The godsforsaken prison was massive; there must be over a thousand prisoners. We had to leave them for the time being, in our search for their tormenter. But the villain had slipped the noose, it seemed, leaving nothing but a recording artifact in the shape of the plate. No doubt meant to trick us into complacency while he escaped like a rat. Indeed, it seemed he had fled straight into the palace itself. The damned prison was right below our noses the whole time!
Prudently, we decided not to run into a fortified castle which might be a trap. Our true goal was to stop the fighting by demoralizing the guards and discrediting the Mountain Lords. For that, we needed the testimony of the prisoners. There was no time to free them all, so we found a leader, a former assistant to Mountain Lord Stow, to organize the prison break and tend to the wounded. We told them to stay put for the time being; no telling what was going on outside. We took about two dozen volunteers as witnesses. The sewers were again deserted, and we made good time. Kaylia made chalk markings as a road map for the other prisoners, just in case. Rond slipped forward and peered steathfully outside.

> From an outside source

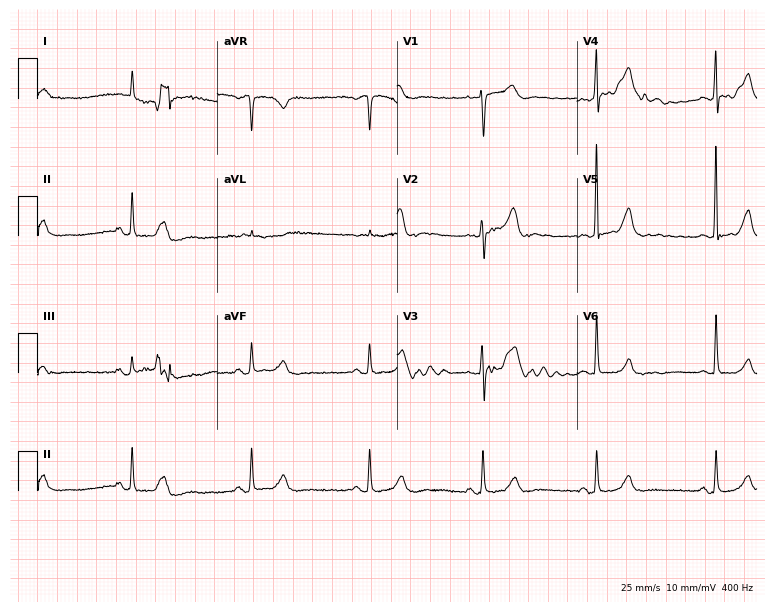
12-lead ECG from a woman, 79 years old. Recorded interpretation: within normal limits.
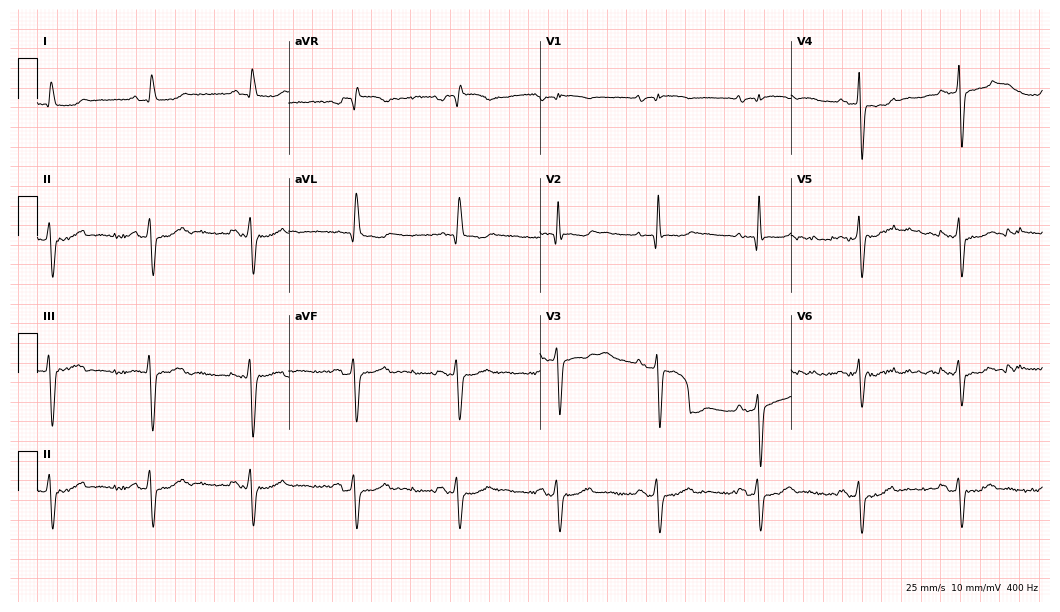
Electrocardiogram (10.2-second recording at 400 Hz), a woman, 79 years old. Of the six screened findings (first-degree AV block, right bundle branch block, left bundle branch block, sinus bradycardia, atrial fibrillation, sinus tachycardia), none is recorded. Findings outside these six are not listed.

“Damned fighting’s reached us.” he said grimly, and with a shout he ran out to join the fray. The rest of us climbed up the stairs for a better view. The guards were breathing fire at the commoners, who hit back with stones, rusted weapons, whatever they had on hand. I suppressed my guilt; told myself they had chosen this, that there was no other way to stop the silent terror. I fey-stepped into the middle of a large group, intending to hit them all with divine light.
Their fire breath hit hard, and I found myself feeling lightheaded from the sulfur. I got off one round of light before Kaylia rescued me, having jumped out of a burning building, blinded half the guards, and dominating one of the sorcerers. I gratefully retreated toward Rond, where I could catch my breath. Nacht dodged a spell and floated gracefully down from the roof, where he started a duel with a fire breathing guard. We needed to bring them down quickly, before they discovered the rescued prisoners…
(To be continued…)
Scholar’s Appendix MXII
(The true author of this Limerick is unknown, but it started circulating among the Dwarves of Oon Bakar just after the Rebellion).
There once was a Paladin Knight
Who always thought he was right.
So we slipped him some prunes,
and sure as the moons,
His pants were all covered in shite!